RAW 264.7 mouse macrophages were treated with 200 μg/mL LPS and with 0.5 mg/mL NP. After 48 h, the accumulated levels of nitrite in the cell culture medium, as an indication of NO, were measured using Griess reagent (Sigma). Cell treated with medium in the presence or absence of LPS without other treatments were considered as positive control (PC) and negative control (NC), respectively. See, FIG. 23. DS-CH nanoparticles did not have any significant effect on LPS-induced NO production, whereas CNP significantly reduced NO production.

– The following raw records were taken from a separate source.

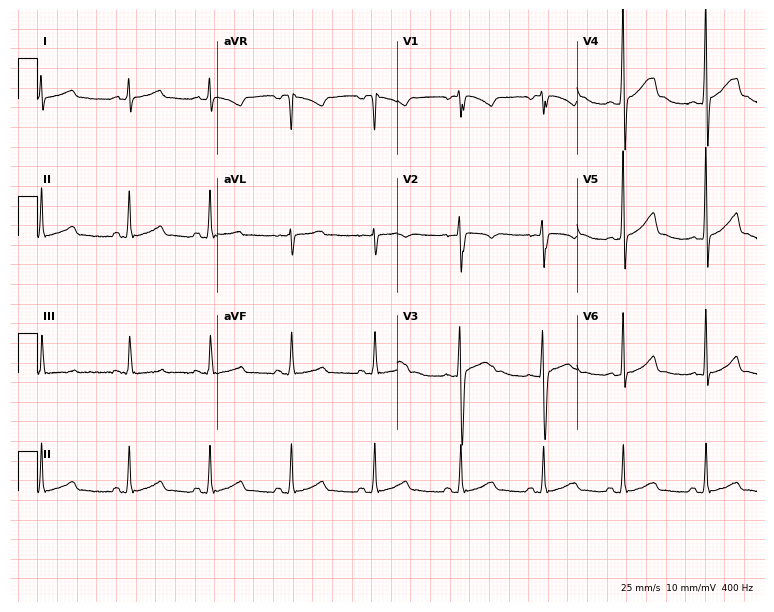
12-lead ECG from a male patient, 18 years old (7.3-second recording at 400 Hz). No first-degree AV block, right bundle branch block, left bundle branch block, sinus bradycardia, atrial fibrillation or sinus tachycardia recorded for this tracing. Only these six findings were labelled.
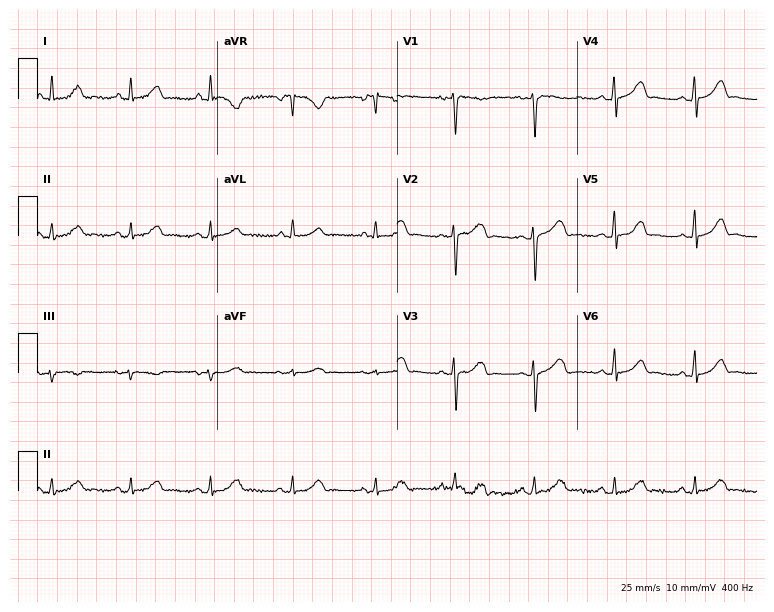
12-lead ECG from a woman, 32 years old (7.3-second recording at 400 Hz). Recorded interpretation: within normal limits.
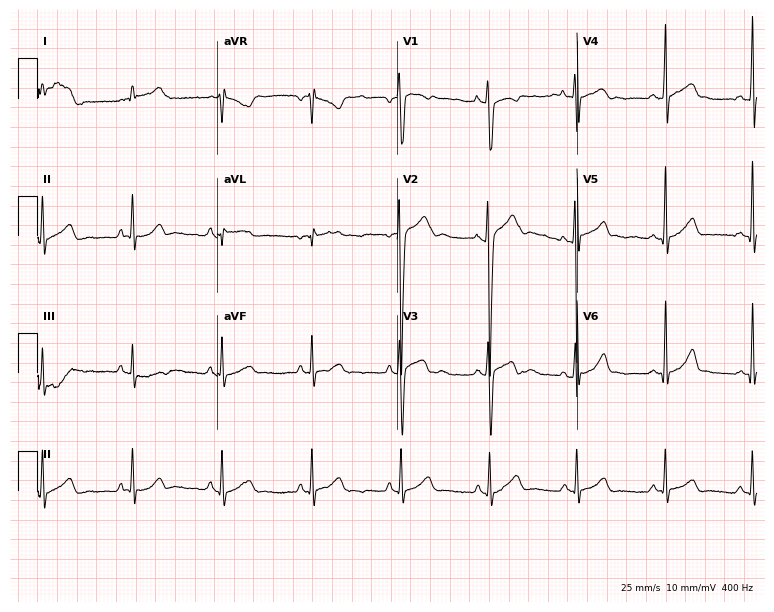
12-lead ECG from a 17-year-old male patient. Labelled as a normal ECG.

It is to be understood that while the invention has been described in conjunction with the preferred specific embodiments thereof, that the foregoing description and the examples that follow are intended to illustrate and not limit the scope of the invention. It will be understood by those skilled in the art that various changes may be made and equivalents may be substituted without departing from the scope of the invention, and further that other aspects, advantages and modifications will be apparent to those skilled in the art to which the invention pertains. In addition to the embodiments described herein, the present invention contemplates and claims those inventions resulting from the combination of features of the invention cited herein and those of the cited prior art references which complement the features of the present invention. Similarly, it will be appreciated that any described material, feature, or article may be used in combination with any other material, feature, or article, and such combinations are considered within the scope of this invention.

The disclosures of each patent, patent application, and publication cited or described in this document are hereby incorporated herein by reference, each in its entirety, for all purposes.

Claims

1. Nanoparticles having a hydrodynamic diameter of from about 10 to about 400 nm, comprising a polymer comprising positively charged polymer and at least one anionic polymer comprising sulfate groups, phosphate groups, carboxyl groups, or a combination thereof.